## What the task asks
The entries below contain a line with "2018 | 2019(P) |" and a line with "65247.952 | 57194.141 |". Retype exactly everything from the first down to the second, both included, and nothing else.
═══
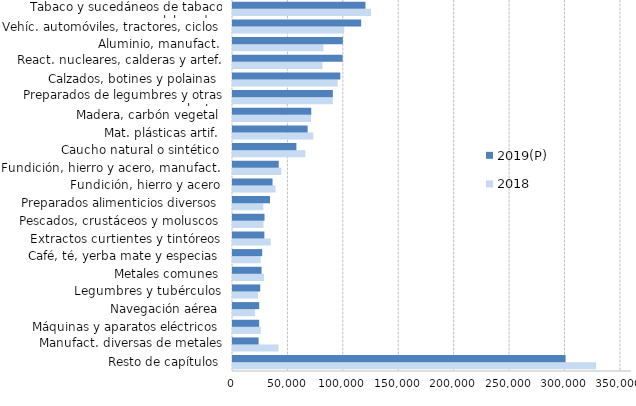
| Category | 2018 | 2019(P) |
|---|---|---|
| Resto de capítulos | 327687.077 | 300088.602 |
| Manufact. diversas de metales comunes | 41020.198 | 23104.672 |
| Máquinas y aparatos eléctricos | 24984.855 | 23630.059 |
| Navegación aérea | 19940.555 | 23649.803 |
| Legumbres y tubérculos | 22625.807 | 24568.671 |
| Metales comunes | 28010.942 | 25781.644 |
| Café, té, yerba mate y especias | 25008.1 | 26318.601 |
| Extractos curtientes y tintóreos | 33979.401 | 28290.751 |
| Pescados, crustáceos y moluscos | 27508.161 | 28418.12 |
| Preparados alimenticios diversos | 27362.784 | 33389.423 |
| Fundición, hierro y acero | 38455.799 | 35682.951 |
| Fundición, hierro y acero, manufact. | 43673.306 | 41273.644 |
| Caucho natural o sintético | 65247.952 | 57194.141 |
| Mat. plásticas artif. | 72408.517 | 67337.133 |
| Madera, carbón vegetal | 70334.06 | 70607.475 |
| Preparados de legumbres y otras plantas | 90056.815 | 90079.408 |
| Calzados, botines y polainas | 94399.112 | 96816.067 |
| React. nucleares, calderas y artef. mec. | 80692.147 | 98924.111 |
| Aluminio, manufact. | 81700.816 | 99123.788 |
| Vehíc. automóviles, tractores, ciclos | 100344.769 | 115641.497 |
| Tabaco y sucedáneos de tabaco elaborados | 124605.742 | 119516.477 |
═══
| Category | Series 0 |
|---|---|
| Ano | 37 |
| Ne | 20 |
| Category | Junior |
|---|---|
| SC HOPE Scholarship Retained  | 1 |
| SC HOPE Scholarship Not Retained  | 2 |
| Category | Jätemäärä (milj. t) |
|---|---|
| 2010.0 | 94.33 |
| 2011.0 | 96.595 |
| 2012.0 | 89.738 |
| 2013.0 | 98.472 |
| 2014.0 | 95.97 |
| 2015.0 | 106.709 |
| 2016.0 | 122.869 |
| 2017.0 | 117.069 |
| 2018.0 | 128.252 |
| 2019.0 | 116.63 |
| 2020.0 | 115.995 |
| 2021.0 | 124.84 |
═══
## Exercise response
| Category | 2018 | 2019(P) |
|---|---|---|
| Resto de capítulos | 327687.077 | 300088.602 |
| Manufact. diversas de metales comunes | 41020.198 | 23104.672 |
| Máquinas y aparatos eléctricos | 24984.855 | 23630.059 |
| Navegación aérea | 19940.555 | 23649.803 |
| Legumbres y tubérculos | 22625.807 | 24568.671 |
| Metales comunes | 28010.942 | 25781.644 |
| Café, té, yerba mate y especias | 25008.1 | 26318.601 |
| Extractos curtientes y tintóreos | 33979.401 | 28290.751 |
| Pescados, crustáceos y moluscos | 27508.161 | 28418.12 |
| Preparados alimenticios diversos | 27362.784 | 33389.423 |
| Fundición, hierro y acero | 38455.799 | 35682.951 |
| Fundición, hierro y acero, manufact. | 43673.306 | 41273.644 |
| Caucho natural o sintético | 65247.952 | 57194.141 |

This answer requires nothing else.